The analemma is the "figure-eight curve" seen on many Earth globes and maps. It indicates the difference between true sun (and hence a sundial) and the mean sun. It is a graphical presentation of the equation of time. The photograph to the left (by Steve Irvine) is of an analemma pattern in the sky above Keppel Henge. The pattern was created with images of the sun photographed every ten days, on average, during the course of one year. The photograph is a multiple exposure of 36 images on one negative. Each of the sun images was captured at 8:30 am Eastern Standard Time. The landscape image was taken in mid afternoon. The photograph demonstrates how dramatically the sun changes position in the sky during one year. This variation of the true sun relative to the mean sun is the result of two factors: the 23 1/2 tilt of the Earth's axis relative to its orbit around the sun (the ecliptic) and the variation in the rate at which the Earth orbits the sun due to Kepler's Law of Areas for an elliptical orbit.

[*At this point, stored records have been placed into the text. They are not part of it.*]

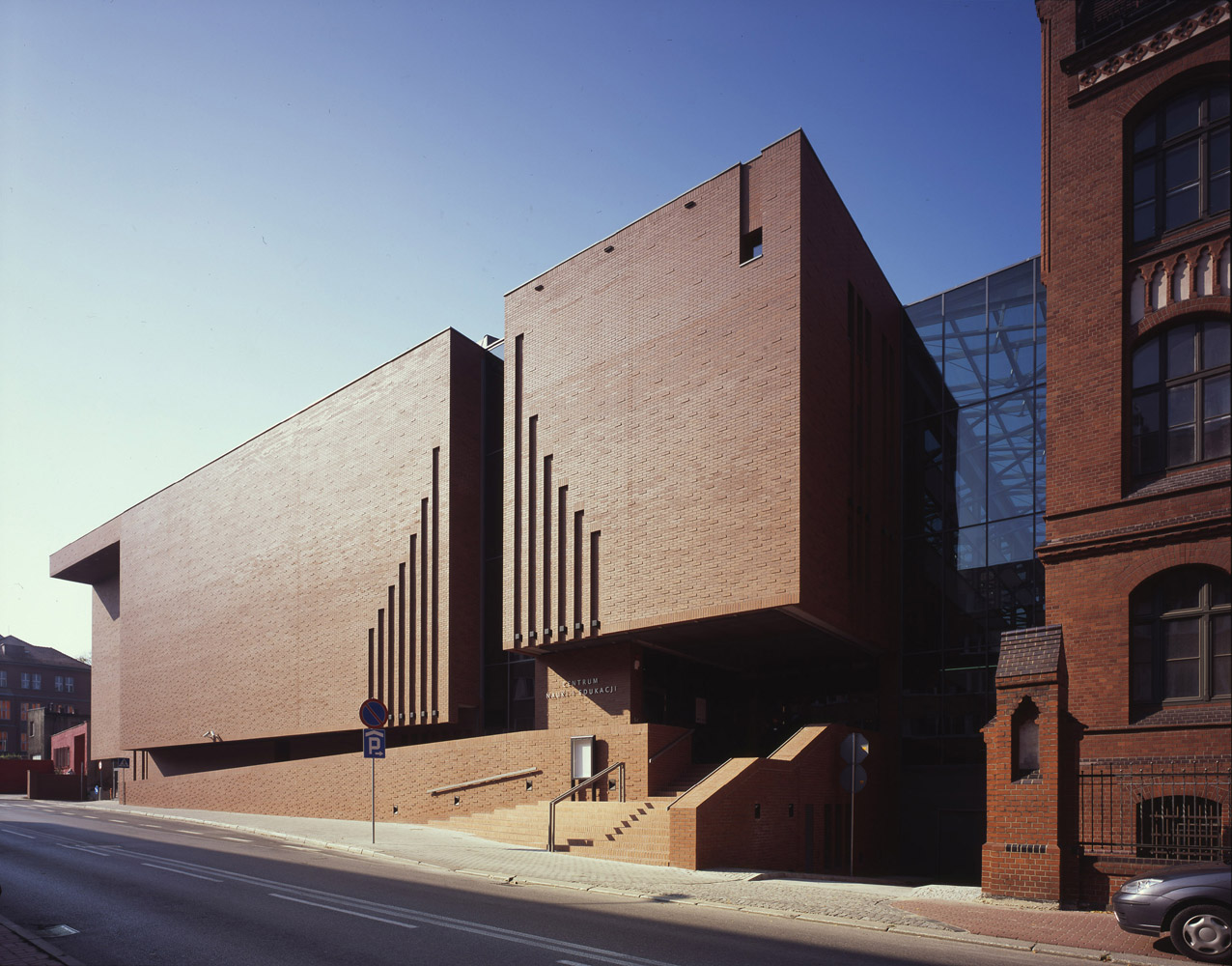 Centrum Edukacji Muzycznej SYMFONIA w Katowicach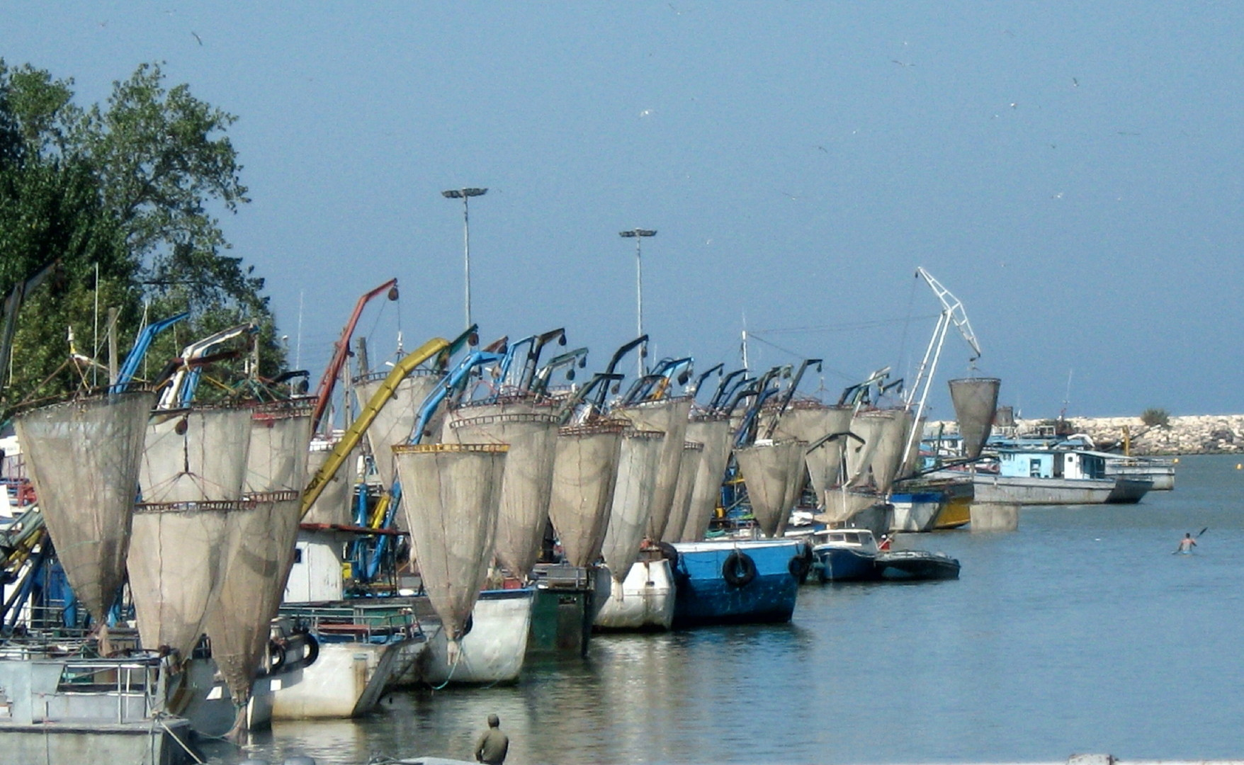 Babolsar-Mazandaran-Iran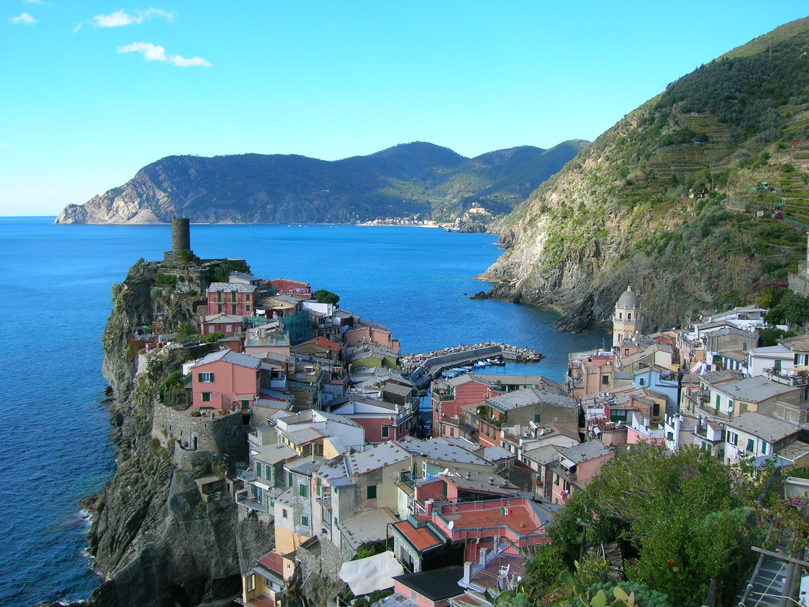 Vernazza landscape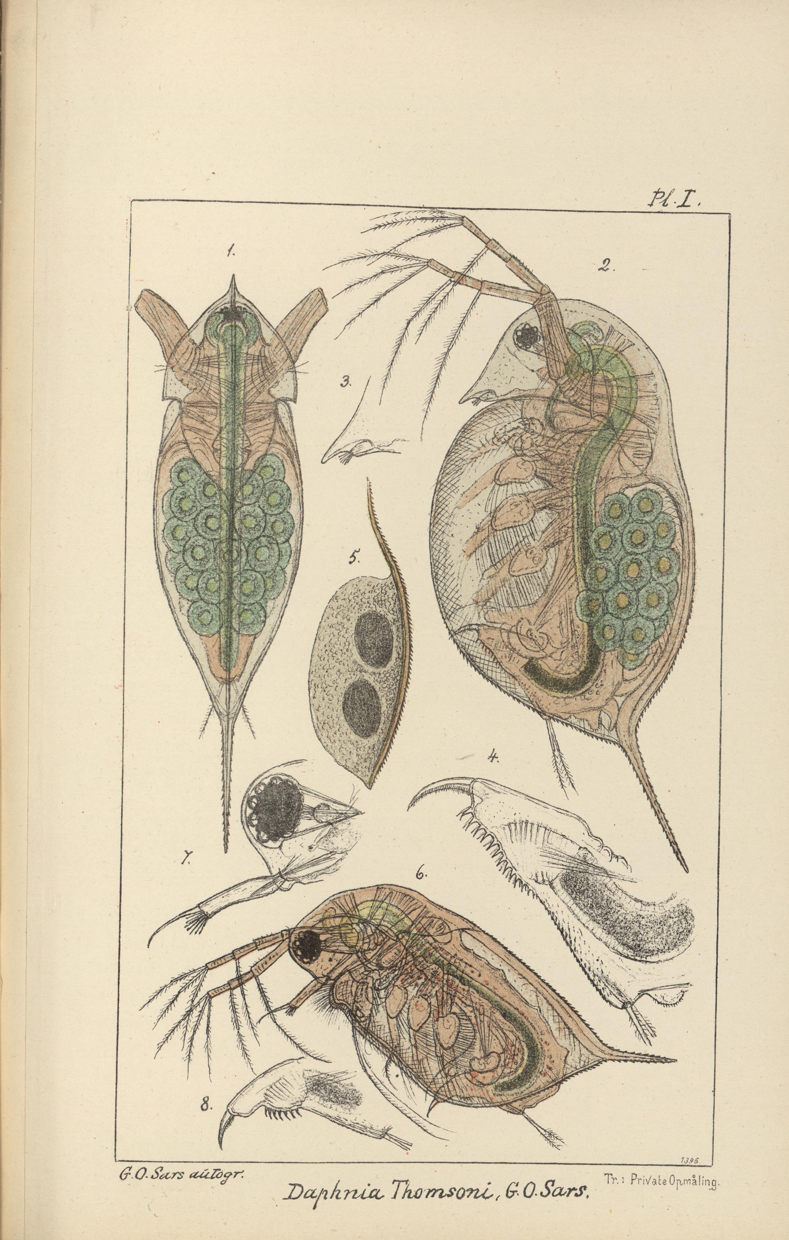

More recently a greek photographer, Anthony Ayiomamitis, has made a number
of striking analemma images including a wonderful vertical (local noon) version
shown at
http://www.perseus.gr/Astro-Solar-Analemma-102816.htm
.
Although the Earth rotates at a (approximately) constant rate, this does not mean that the Sun will cross (transit) the meridian at the same time every day. The difference between the time of actual solar transit and the average time of solar transit is called the Equation of Time and it is illustrated on many terrestrial globes as the Analemma. Twenty four hours of Solar Time is defined to be equal to the average interval between solar transits taken over a full year.
So from Equinox to Solstice TS-MS> 0, from Solstice to Equinox TS-MS< 0
Kepler's 2nd Law (the Law of Areas) says that a planet in an elliptical orbit sweeps out equal areas in equal times. The result is that when the planet is closest to the sun (early January for Earth) it must move more rapidly in its orbit than it moves when it is farther from the sun. Since the Earth's rotation on its axis is independant of where it is in its orbit, this means that in one day the Earth will move further along its orbit near perihelion than it will near aphelion. This variation results in an added difference between the mean sun and the true sun. If the Sun's orbit were circular, the direction to the Sun would change by about 1 degree (actually 360/365.25 degress) per day thus yielding a solar 24 hour day exceeding the sidereal day by about 4 minutes. The eccentric orbit of the Earth means that when the Earth is traveling faster in its orbit near perhelion (early in January) the true Sun will transit later than on average (because the Earth will have to rotate farther because the direction will have changed more) and vice versa in early July near aphelion.
The composite of these two factors results in the equation of time. The above plot is for the year 2000. The total amplitude remains constant but the relative proportions of the four peaks changes.